Hello,
I wrote a simple load, store kernel:
__global__ void loadstore(const double *A, const double *C, int numElements)
{
int i = blockDim.x * blockIdx.x + threadIdx.x;
if (i < numElements)
{
C[i] = A[i];
}
}
and the profiler gives,
Invocations Event Name Min Max Avg
Kernel: vectorAdd(double const *, double const *, double*, int)
1 gld_request 1000 1000 1000
1 l1_global_load_hit 0 0 0
1 l1_global_load_miss 1984 1984 1984
...
1 gld_transactions 2048 2048 2048
1 gld_transactions_per_request 2.112000 2.112000 2.112000
Am I correct to expect gld_transactions_per_request to be approximately equal to 2 because there are 2 lines of cache read for every warp load instruction ? assuming perfectly coalesced reads of floating point doubles, which is the case.
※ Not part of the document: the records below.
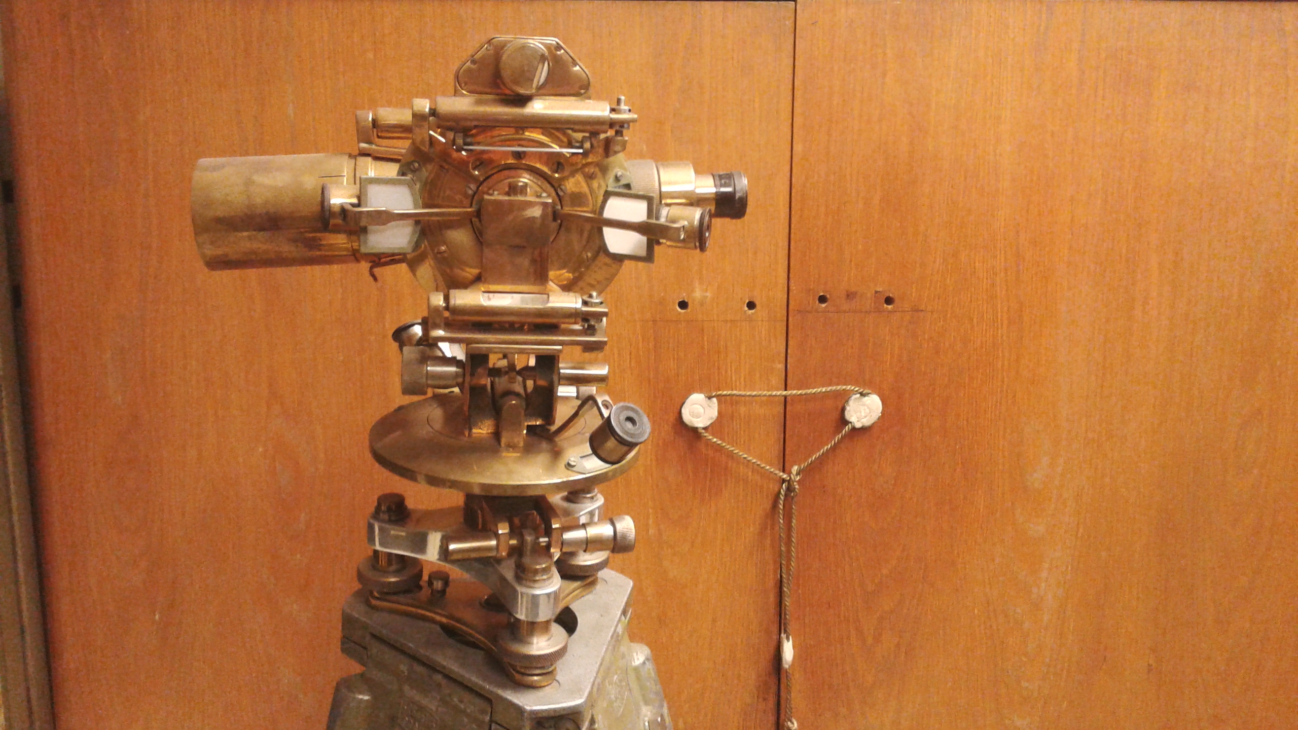 Teodolit Srb a Štys na Dole Michal NKP Ostrava-Michálkovice. Vzhled teodolitu na obrázku ale není autentický, výrobky firmy měly z výroby povrch smaltu v barvě khaki.
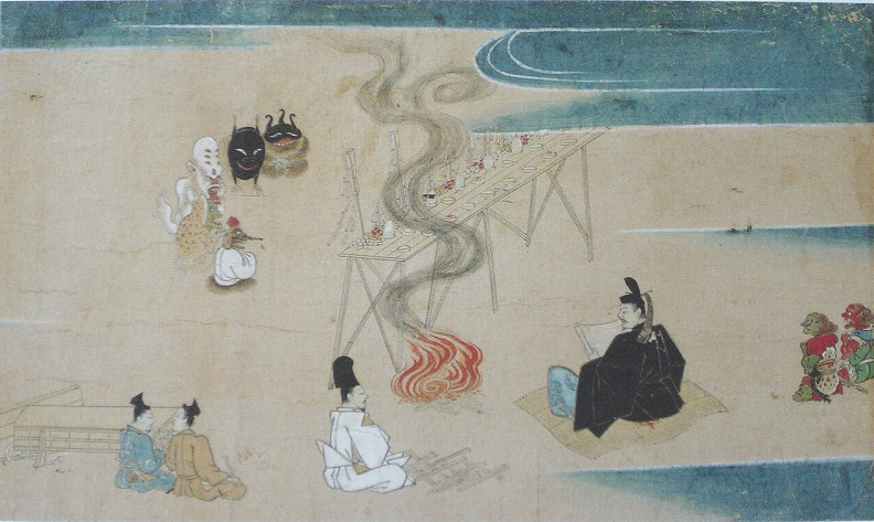 安倍晴明が疫病神を退治する様子
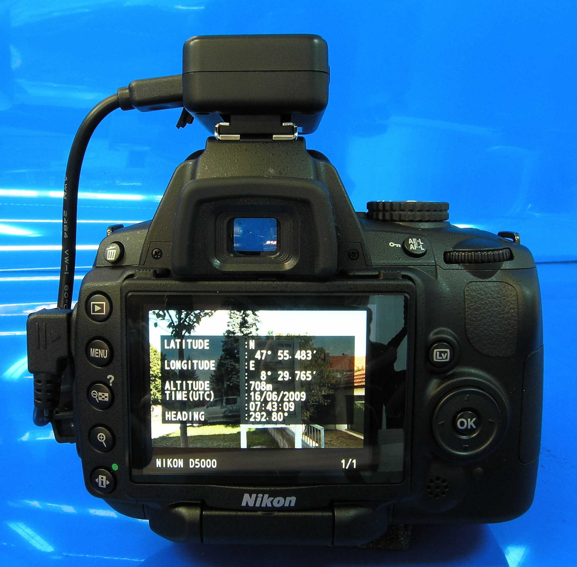 Solmeta Geotagger N2 Kompass, Foto-GPS für diverse GPS-fähige Nikon DSLR. Die Geo-Informationen werden direkt bei Aufnahme in die Bilddatei gespeichert.
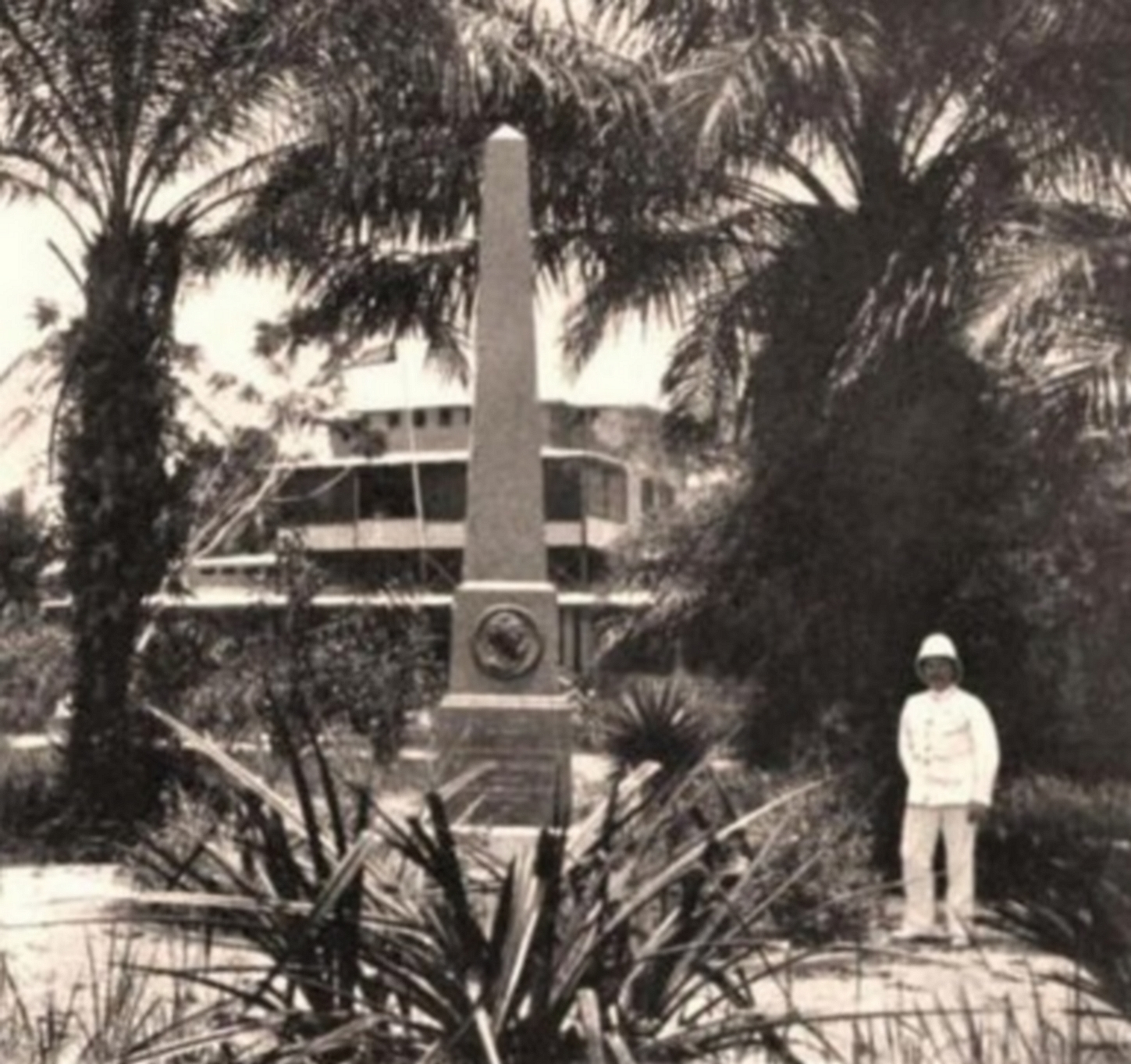 Denkmal für Gustav Nachtigal in Duala, am Sitz der deutschen Kolonialverwaltung von Kamerun. Prof. Ferdinand Wohltmann rechts am Denkmal stehend.

Additionally, why is gld_transactions_per_request not exactly equal to ( l1_global_load_miss + l1_global_load_hit)/gld_request which is not exactly equal to gld_transactions / gld_request ??
and why is gld_transactions not exactly equal to ( l1_global_load_miss + l1_global_load_hit) ? It doesn’t make any sense really for them to all be different, if they’re measuring the same quantities !